409668 Sub-Cell Size Spiky Nanoparticles for Drug Delivery

Wednesday, November 11, 2015: 8:30 AM
253A (Salt Palace Convention Center)
Xi Xie, Chemical Engineering, Massachusetts Institute of Technology, Cambridge, MA and Nick Melosh, Stanford University, Stanford, CA

Array of high aspect-ratio nanowires (NWs) have attracted great interest for biomedical research owing to their one dimensional architecture and unique properties, yet bio-applications with solution-based delivery, such as neccessary in vivo, are limited due to the inherent attachment of NWs to a planar substrate. Celluar uptake of free NWs through endocytosis generally suffers from ineffective endosomal escape and low efficiency of cytosolic access.
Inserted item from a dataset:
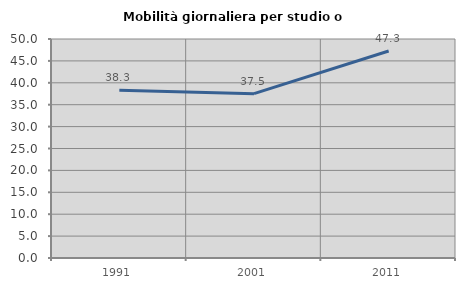
| Category | Mobilità giornaliera per studio o lavoro |
|---|---|
| 1991.0 | 38.294 |
| 2001.0 | 37.517 |
| 2011.0 | 47.266 |

Here we explore synthesis of nanoparticles covered with stiff NWs, namely "spiky particles", which combine the advantages of NWs' cell penetration capability, and aqueous delivery of suspended nanoparticles. In this work, ZnO NWs covering suspended SiO2 nanoparticles were developed using a solution-based synthesis approach. These spiky particles can be fabricated with tunable dimensions or sizes, and were successfully dispersed in solution, a challenge for other solid-phase synthesis techniques. Possible applications for materials delivery to cells was explored including the cell-particle interface, spiky particle cytotoxicity, and spiky particle-mediated DNA transfection.